I’m guessing something came over the radio about divorce, a taboo subject in 1973 which was anything but the norm. I asked, something to the effect of, “Mom and Dad, would you ever get divorced?” To this day, I cannot tell you what they said or how they responded. I can tell you that kids have antennas when all is not well with their worlds. The atmosphere in the car at that moment clearly spoke: “Your world has just become insecure,” was the message my antennas picked up.

I’ve heard it said that kids don’t need to be told they’re the glue that holds the marriage together; they get the point loud and clear. The message has already been sent. Back in the day, parents divorced when their youngest child graduated from high school. The marriage had been in trouble years before then. Mom and Dad may have lived under the same roof, but their worlds had grown apart. The only bond they held in common centered around the kids. In essence, the children became the glue that held everything together. Once the kids left, the marital partnership ended.

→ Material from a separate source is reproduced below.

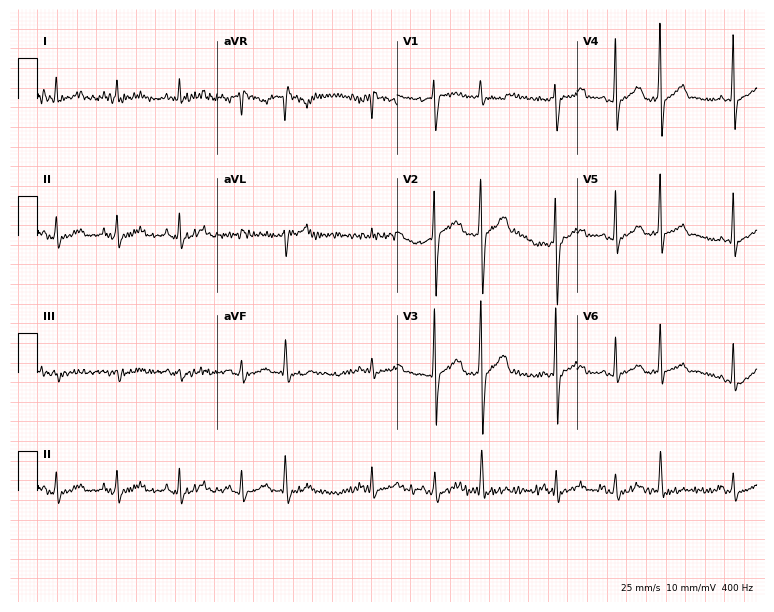
Electrocardiogram (7.3-second recording at 400 Hz), a 37-year-old man. Of the six screened findings (first-degree AV block, right bundle branch block, left bundle branch block, sinus bradycardia, atrial fibrillation, sinus tachycardia), none is recorded. Only these six findings were labelled.
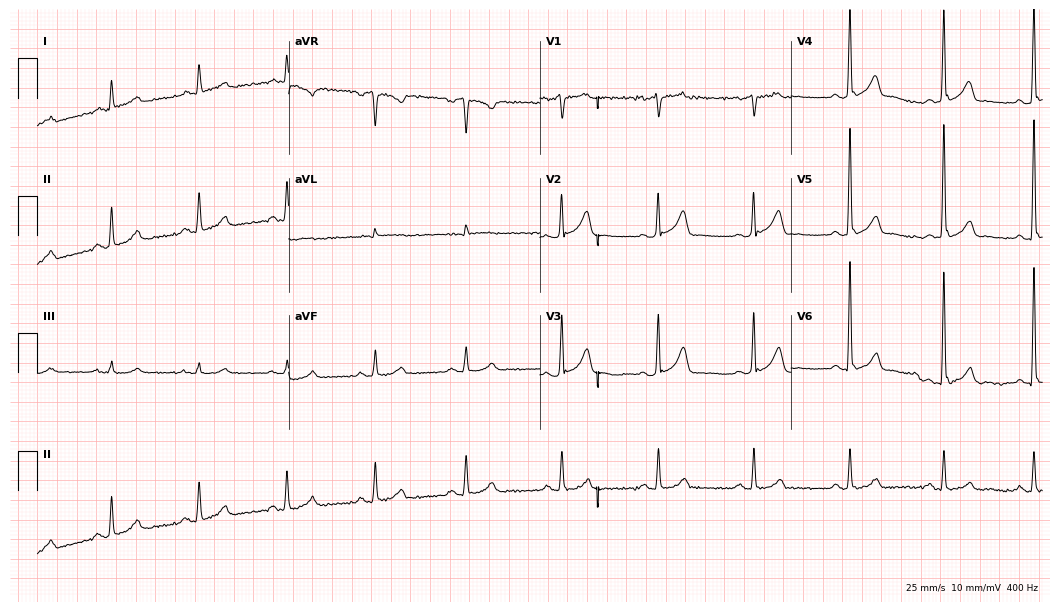
12-lead ECG from a male patient, 65 years old. No first-degree AV block, right bundle branch block (RBBB), left bundle branch block (LBBB), sinus bradycardia, atrial fibrillation (AF) or sinus tachycardia recorded for this tracing. Other findings, if any, are not listed.

You’ve heard children of divorced parents say, “My mom and dad split up, and for whatever reason, I feel responsible,” like it was somehow their fault. It’s a scenario that plays out all the time. How can we reasonably explain any kid concluding his or her parent’s break-up was on them? That makes zero sense unless, beginning in childhood, the message “You’re the glue keeping us together” hovered over every ballfield, school play, vacation, travel ball (bad idea), dinner table conversation, family outing, etc.

It stands to reason, therefore, that divorce could only mean one thing: the glue failed, so yes, this is my fault. I’m pretty much describing my mindset at 18 when my parents divorced. The real troubles began, I later found out, when I was 5, a year before the KFC bucket in my lap incident above. Crazy how I picked up on the disconnect without hearing them argue or bicker even once. Please pay attention to that last sentence.

What, then, are parents supposed to do?


· Three times a week, as soon as you get home, kiss the kids and tell them, “We’re gonna have fun later, but first, Mom and Dad enjoy spending time together. We will sit on the couch for 30 minutes. You will see us, but you cannot interrupt us. If you do, you’ll get punished.”

· It’s imperative to pick a spot where the kids can watch you without interrupting. I’ve heard this referred to as “couch time,” it works like a charm. It’s the single most secure feeling you can hardwire into your kids.

· Stressful subjects are off-limits.

· 
This routine is highly likely to divorce-proof your marriage.

Three Quick Takeaways

· Apart from “The Silver Streak,” not one word of this blog is original; I’ve borrowed every bit of it. I’m simply sharing content others shared with me because it impacted my marriage and childrearing more than any other thing out there.

· Marriages don’t just collapse—they erode. So, Mom and Dad, don’t be misled—I promise your life only gets more hectic. If you’re too busy to establish healthy guardrails now, they won’t happen in the future.

· According to Psalm 127, children are incredible gifts from the Lord, and parents joyfully receive them as such. The trouble arises when they’re elevated to gods. They truly are terrible at it.
Jesus said, for those who have ears to hear, let them hear.